- 658 Okunma
- 10 Yorum
- 0 Beğeni
Çocuk Yetiştirmek Sanattır 1
Kucağımıza yeni doğmuş bir bebeği ilk aldığımız anda ne düşünürüz:sevgi ,şefkat,koruma ,
acıma daha çok çeşitli tercihleri sıralayabiliriz.En önemlisi ,belki bir çoğumuzun aklına hemen gelmeyebilir.O bebeğin bembeyaz bir sayfa olduğu,onu bakıp büyütecek kişilerin ellerinde ya doğru ya da yalnış yazılarla dolacağı,kişiliğinin alacağı terbiye ve eğitimle şekilleneceğidir.
Bir anne düşünün,15 ya da 16 yaşında ;kendisi çocuk denecek yaşta ,babasının ,evden bir boğaz eksilsin diye ,adı başlık parası ya da süt parası mazeretleri ile parayı bastıran;kıza denk mi değil mi bakılmadan ,kendinden oldukça büyük bir adamla evlendirilmiş.Eğitimsiz ,
huyu suyu kızına uygun mu?onu hoş tutar mı?

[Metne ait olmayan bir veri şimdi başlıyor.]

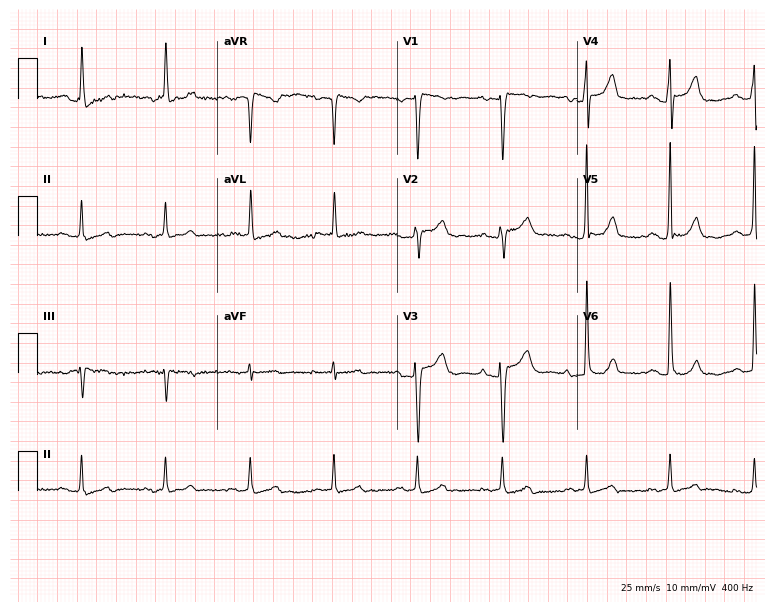
12-lead ECG from a female patient, 81 years old. Recorded interpretation: within normal limits.
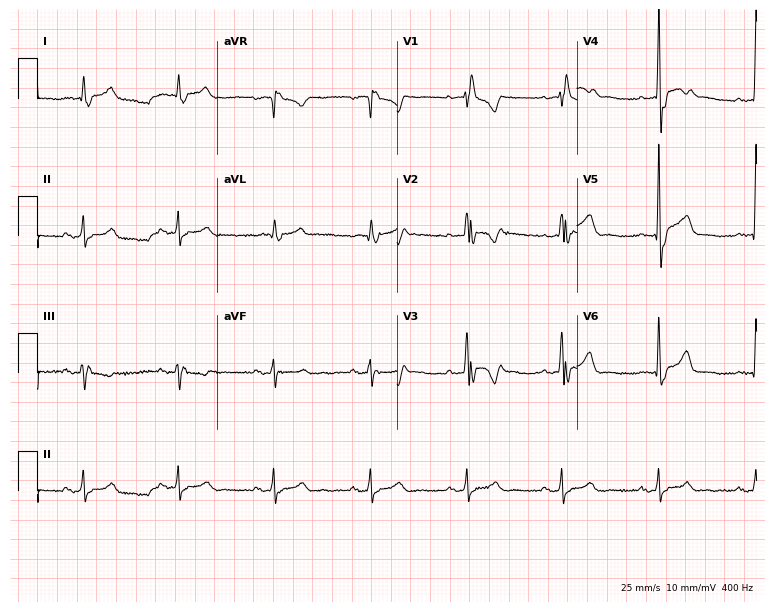
12-lead ECG from a 57-year-old male. Shows right bundle branch block (RBBB).
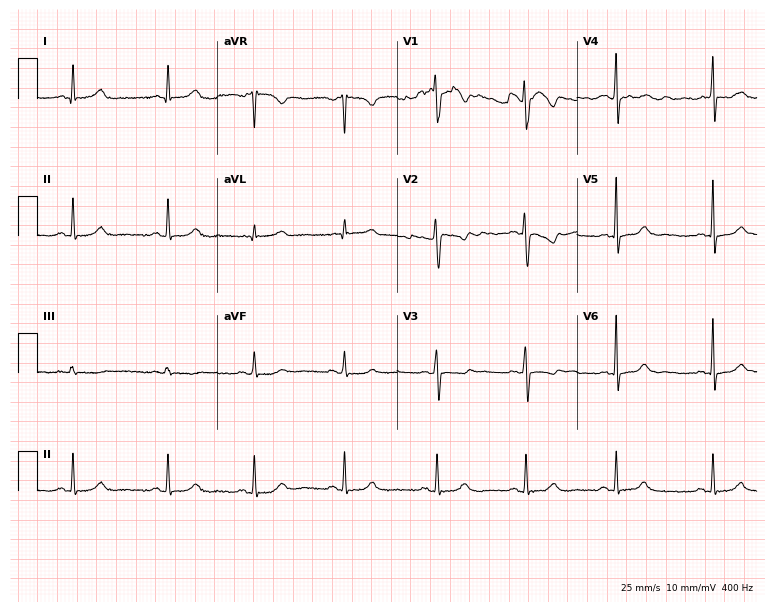
ECG (7.3-second recording at 400 Hz) — a 42-year-old female. Labelled as a normal ECG.
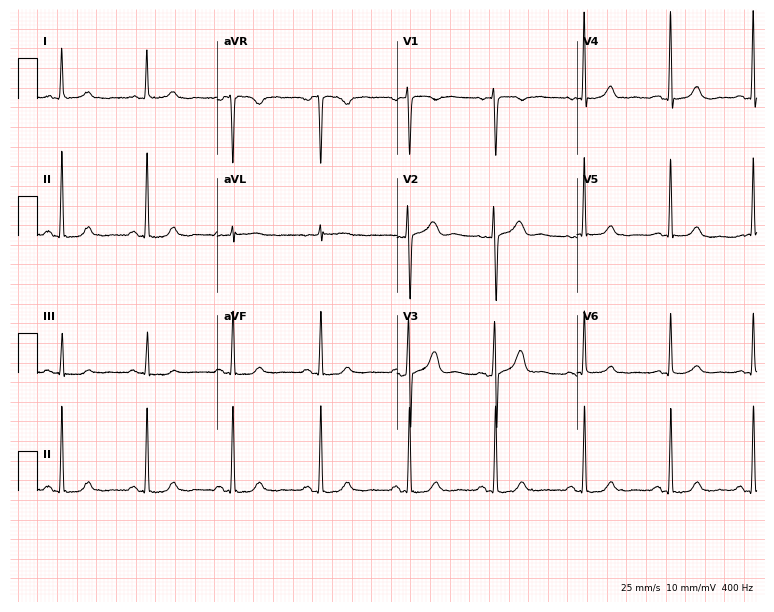
12-lead ECG from a woman, 25 years old. Recorded interpretation: within normal limits.
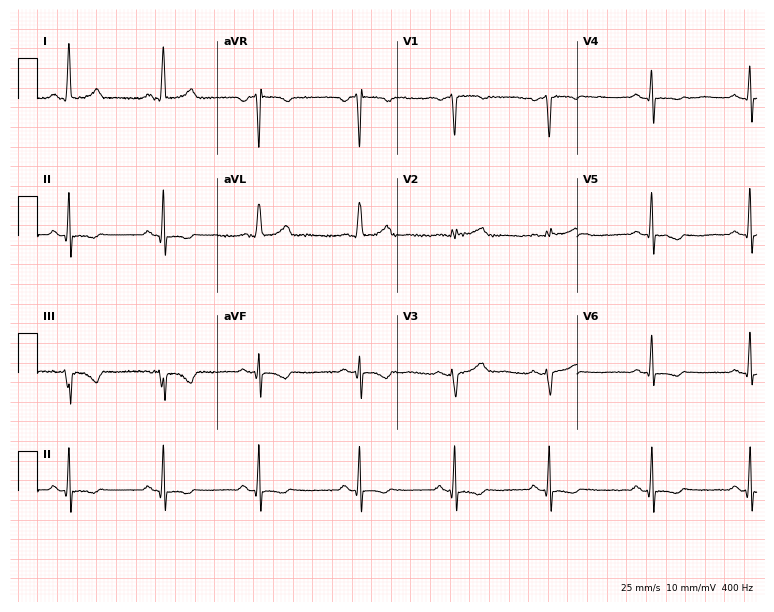
Electrocardiogram (7.3-second recording at 400 Hz), a 76-year-old female. Of the six screened findings (first-degree AV block, right bundle branch block (RBBB), left bundle branch block (LBBB), sinus bradycardia, atrial fibrillation (AF), sinus tachycardia), none is recorded.
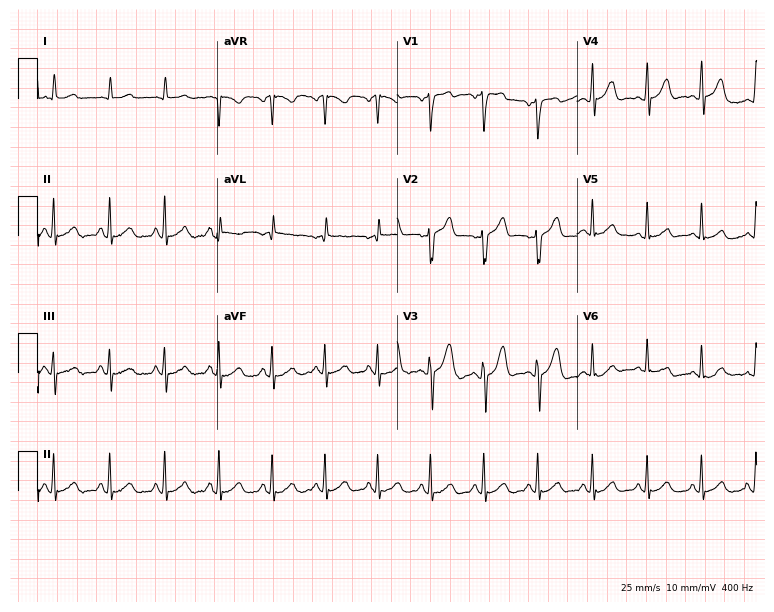
Electrocardiogram, a male patient, 50 years old. Interpretation includes sinus tachycardia (a sinus rate of 100 beats per minute or more).
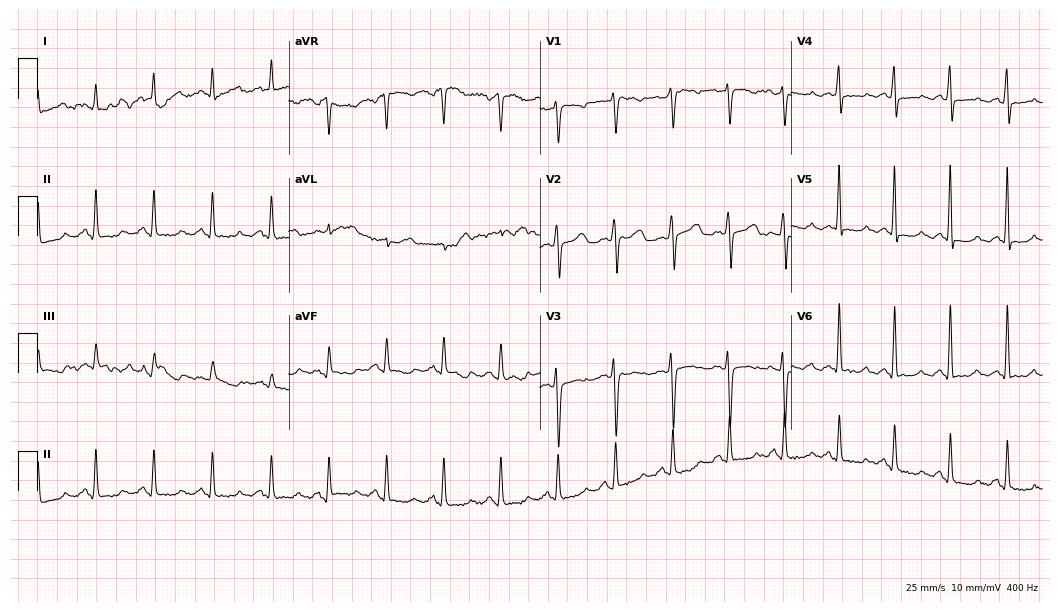
Resting 12-lead electrocardiogram. Patient: a female, 41 years old. None of these six findings is recorded: first-degree AV block, right bundle branch block, left bundle branch block, sinus bradycardia, atrial fibrillation, sinus tachycardia.
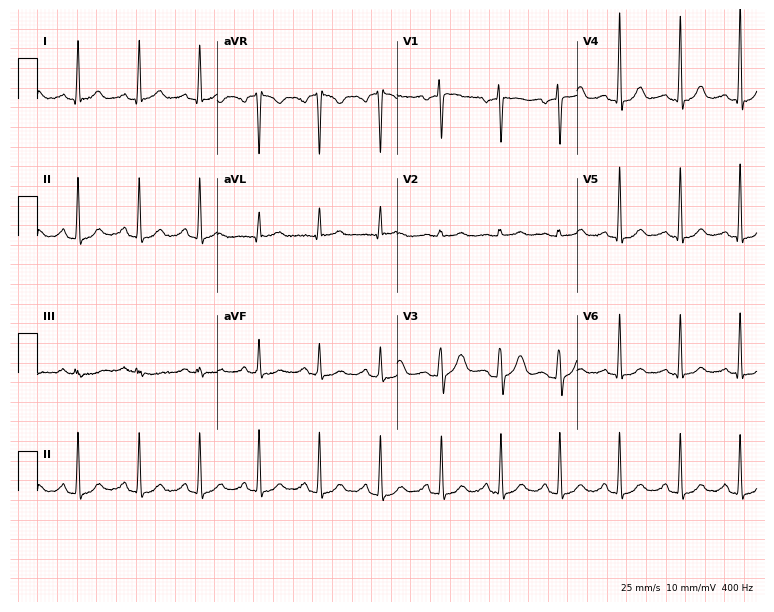
ECG — a woman, 46 years old. Screened for six findings — first-degree AV block, right bundle branch block (RBBB), left bundle branch block (LBBB), sinus bradycardia, atrial fibrillation (AF), sinus tachycardia — none is recorded.
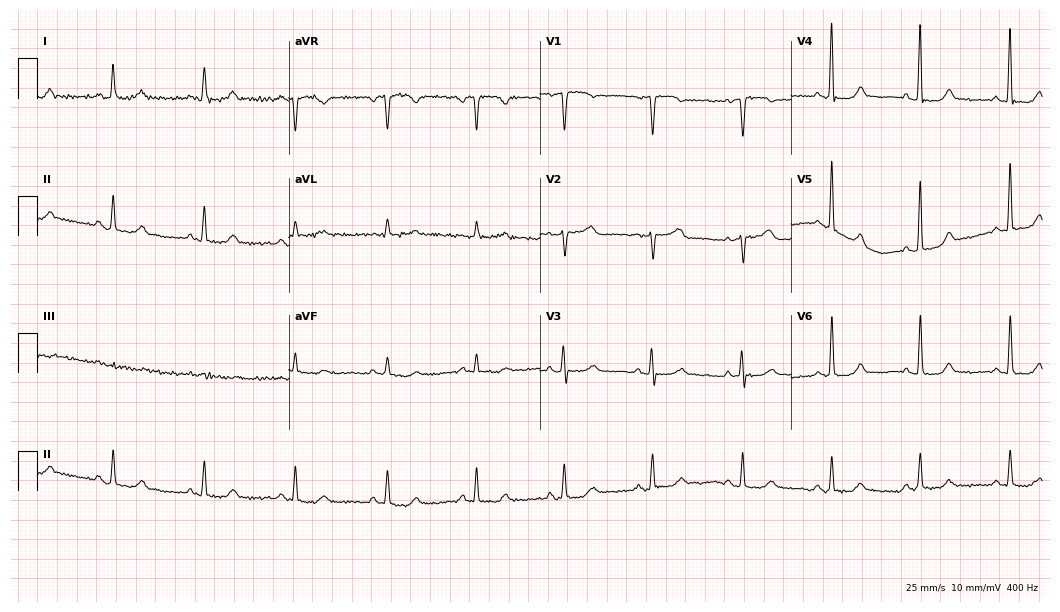
ECG — a 72-year-old female patient. Screened for six findings — first-degree AV block, right bundle branch block, left bundle branch block, sinus bradycardia, atrial fibrillation, sinus tachycardia — none is recorded. Findings outside these six are not listed.
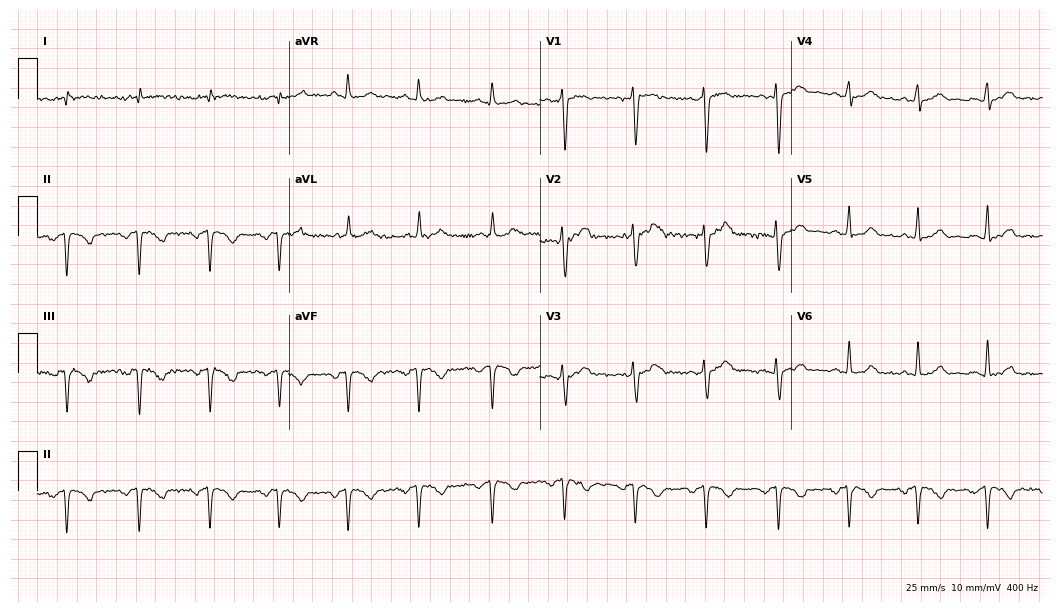
12-lead ECG from a woman, 38 years old (10.2-second recording at 400 Hz). No first-degree AV block, right bundle branch block, left bundle branch block, sinus bradycardia, atrial fibrillation or sinus tachycardia recorded for this tracing.
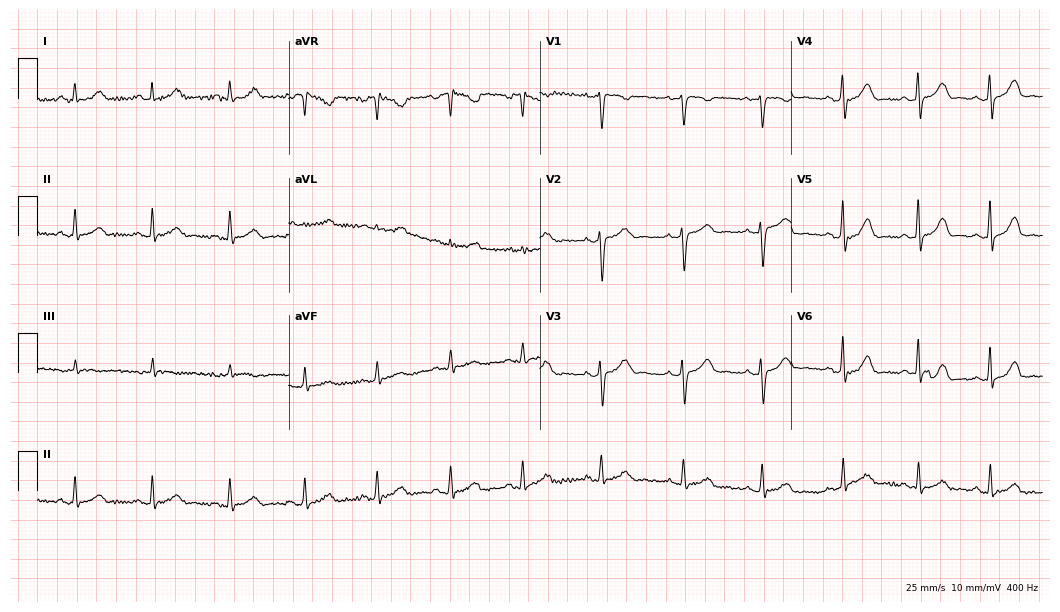
Resting 12-lead electrocardiogram (10.2-second recording at 400 Hz). Patient: a woman, 25 years old. None of these six findings is recorded: first-degree AV block, right bundle branch block, left bundle branch block, sinus bradycardia, atrial fibrillation, sinus tachycardia. Findings outside these six are not listed.

Bu çocuk yaşta,henüz kendi karakteri oturmamış gençten nasıl bir anne bekleyebiliriz.
Daha iyisini düşünelim ,kızımız okutulmuş ,hem ahireti için gerekli olan bilgileri almış,hem de genel kültürünü ve dünyasını yoluna koymuş, okulunu bitirip kariyer yapmış.Yaşı fazla ilerlemeden çocuk sahibi olmak elbetteki hakkı.Yalnız iş çocuğun bakımına gelince ,ya anneye ya da kayınvalideye müracaat.İyi güzel de :
-Biiir ..Anne veya kayınvalide nerden bakarsanız bakın en az 50 lili yaşlarda ya da daha yukarı olacak yaşta.Yaradan, çocuk büyütmek çok sabır, çok emek gerektirdiği için ,anne olma görevini genç yaşlarda veriyor kadın kullarına.
-ikii..Babaanne ve anneanneler elbetteki torunlarını canları gibi severler.Ama anne sıcaklığı ,şefkati kokusu anneye özeldir;hiç kimse o yeri dolduramaz.
-Üçç..Annenin işten yorgun argın döndüğünü düşünelim.:Çocuk anneyi çok özledi ,onun sevgisine ,ilgisine onunla zamanı paylaşmaya muhtaç;annenin de ,eve dönecek eş ve varsa diğer çocuklara yemek hazırlama zorunluluğu var.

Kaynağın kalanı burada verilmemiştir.